What to produce: Write out the data word for word and drop any picture you find.

Input:
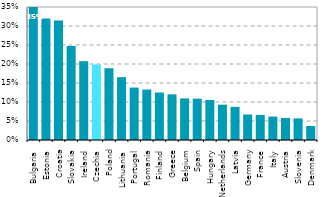
| Category | Series 0 |
|---|---|
| Bulgaria | 0.35 |
| Estonia | 0.32 |
| Croatia | 0.315 |
| Slovakia | 0.247 |
| Ireland | 0.207 |
| Czechia | 0.199 |
| Poland | 0.189 |
| Lithuania | 0.165 |
| Portugal | 0.138 |
| Romania | 0.133 |
| Finland | 0.125 |
| Greece | 0.12 |
| Belgium | 0.109 |
| Spain | 0.109 |
| Hungary | 0.105 |
| Netherlands | 0.093 |
| Latvia | 0.087 |
| Germany | 0.067 |
| France | 0.066 |
| Italy | 0.062 |
| Austria | 0.058 |
| Slovenia | 0.057 |
| Denmark | 0.037 |

Task output:
| Category | Series 0 |
|---|---|
| Bulgaria | 0.35 |
| Estonia | 0.32 |
| Croatia | 0.315 |
| Slovakia | 0.247 |
| Ireland | 0.207 |
| Czechia | 0.199 |
| Poland | 0.189 |
| Lithuania | 0.165 |
| Portugal | 0.138 |
| Romania | 0.133 |
| Finland | 0.125 |
| Greece | 0.12 |
| Belgium | 0.109 |
| Spain | 0.109 |
| Hungary | 0.105 |
| Netherlands | 0.093 |
| Latvia | 0.087 |
| Germany | 0.067 |
| France | 0.066 |
| Italy | 0.062 |
| Austria | 0.058 |
| Slovenia | 0.057 |
| Denmark | 0.037 |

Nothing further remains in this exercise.